The Institute of Developmental Sciences currently comprises over 100 research scientists, which includes 27 academic staff, 38 research assistants and 67 postgraduate research students. Over the last 6 years it has trained 57 postdoctoral scientists of whom 23 have won career development fellowships (21 AMRC, 1 DH and 1 German Research Council). The Centre has attracted 185 outside grants totaling over £20.5m including £3.3m in programme funding. Over the last 6 years, the Centre has produced almost 1250 peer-reviewed research papers, 500 scholarly reviews, 44 policy papers and 8 patents.

Institute of Developmental Sciences
University of Southampton, UK

INSTITUTIONS

Nutritional deficiencies in low income countries impair the growth and development of children, reduce their resistance to infections, and contribute to almost half of all child deaths worldwide. Maternal malnutrition during pregnancy and lactation harms the fetus and infant with both short- and long-term consequences for their health. The MRC International Nutrition Group at the London School of Hygiene and Tropical Medicine works to reduce this burden with a focus on the world’s poorest populations, especially in Sub-Saharan Africa. Our mission is to gain novel insights into the basic mechanisms linking diet and disease in order to develop more effective community and clinical interventions

The CSIR-Centre for Cellular and Molecular Biology (CSIR-CCMB) is a premier research organization in frontier areas of modern biology. The objectives of the Centre are to conduct high quality basic research and training in frontier areas of modern biology and seek their potential applications and promote centralized national facilities for new and modern techniques in the inter-disciplinary areas of biology. CSIR-CCMB has been designated as a Centre of Excellence by the UNESCO Global Networks for Molecular and Cell Biology (MCBN) and the South Centre for Excellence for Research and Training by the Third World Academy of Sciences TWAS, Italy. The Genomic Research on Complex diseases Group (GRC) utilizes an 'OMICs' approach to dissect gene-gene and gene-nutrient interaction in complex diseases and associated traits. The GRC group will conduct all the high throughput epigenetic and genetic investigations under EMPHASIS. The course of this study will build capacity for overall cutting-edge epigenetic research especially with reference to the field of bioinformatic analysis of such datasets.

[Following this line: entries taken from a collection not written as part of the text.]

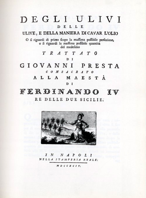 Frontispizio dell’edizione originale : Degli ulivi, delle ulive, e della maniera di cavar l'olio. Opera di Giovanni Presta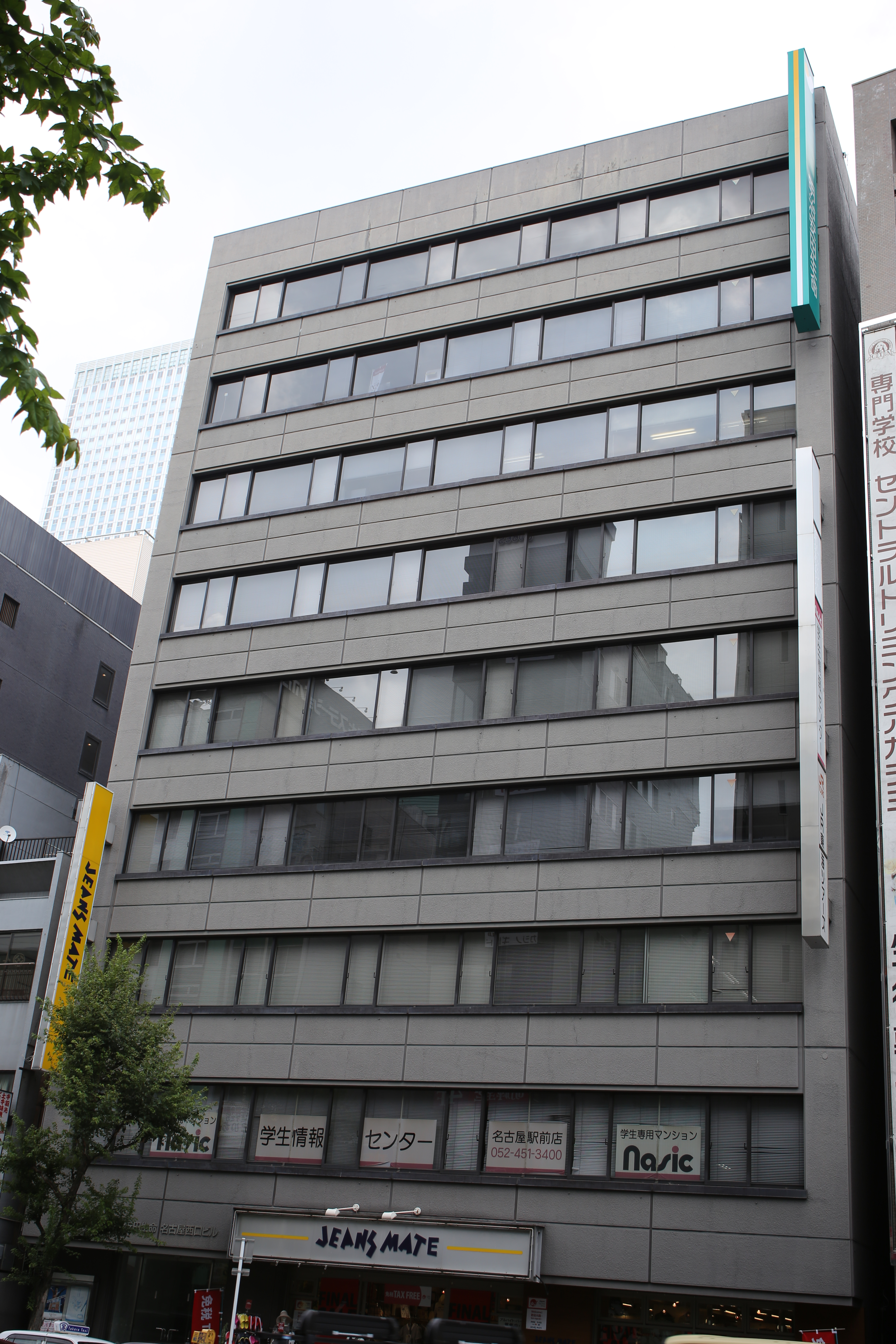 名古屋市中村区椿町の明治安田生命名古屋西口ビルを西側公道南側より撮影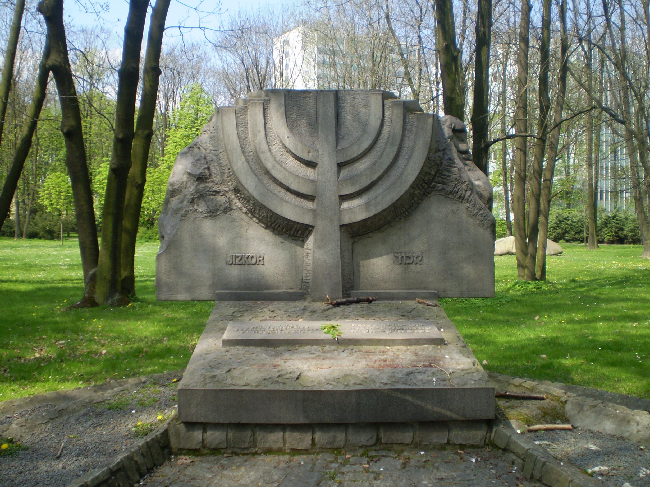 Detail památníku v parku Milady Horákové v Ostravě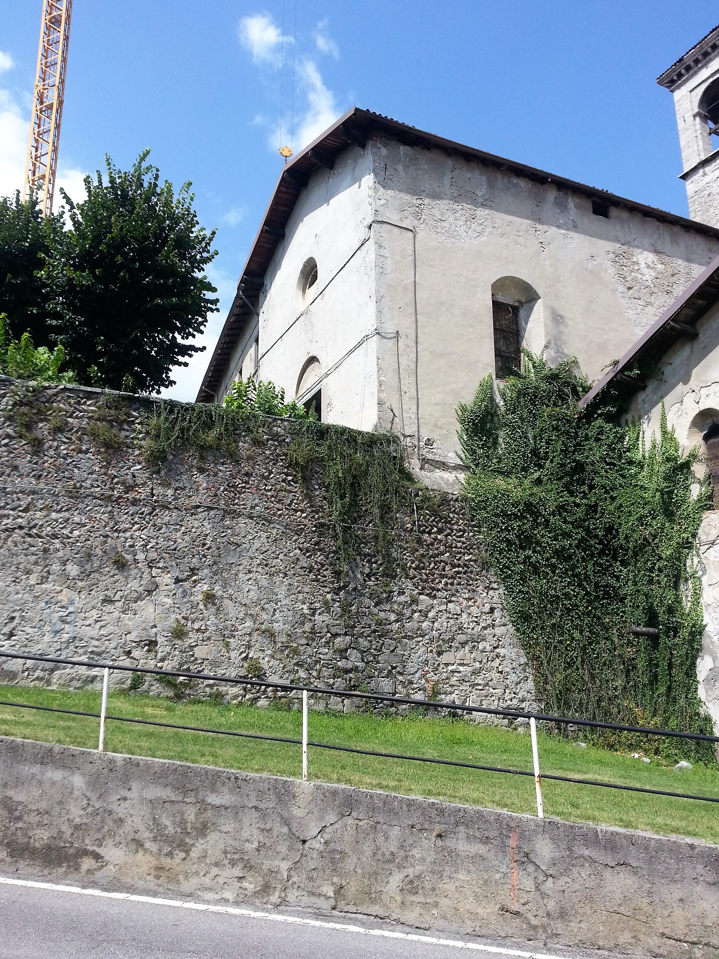 chiesa di santa Maria della Ripa di Albino

Centre for the Study of Social Change
India

CSSC is a voluntary organization dedicated to helping marginalized Indians in improving their living standards and live a healthy, free and full life. It receives its inspiration from late Dr Mrs Indumati Parikh, who was a Distinguished Humanist and the President of CSSC since 1977 till 2004. She believed that “In India’s context the liberation of woman has to come first before any top-down programmes succeed”. CSSC is a registered voluntary organization started in 1972, whose main aim is to undertake problem-oriented research into the country’s socio-economic problems and to help the community to implement integrated programmes for social change with a wider perspective, involving specialists, grassroots workers and the people. The research team at CSSC, led by Dr Ramesh Potdar and Dr Sirazul Amin Sahariah carried out the Mumbai Maternal Nutrition Project (Project “SARAS”) and continues to follow up the mothers, fathers and children.

MRC Unit, The Gambia (MRCG) is one of two research units established in sub-Saharan Africa by the Medical Research Council UK and is the MRC’s single largest investment in medical research in a low and middle income country. MRCG represents a unique concentration of scientific expertise and high quality research platforms in the West African region. MRCG’s large research portfolio spans basic research to the evaluation of interventions for the control of diseases of public health importance in sub-Saharan Africa.

 

The Gambian arm of the EMPHASIS study is being led from the MRC Keneba fieldstation in the Lower River Division of The Gambia.  This rural field station is located in the village of Keneba – the largest village in an area of predominantly subsistence agriculture. The MRC has had a presence in the area for 60 years and enjoys an excellent relationship with the local community.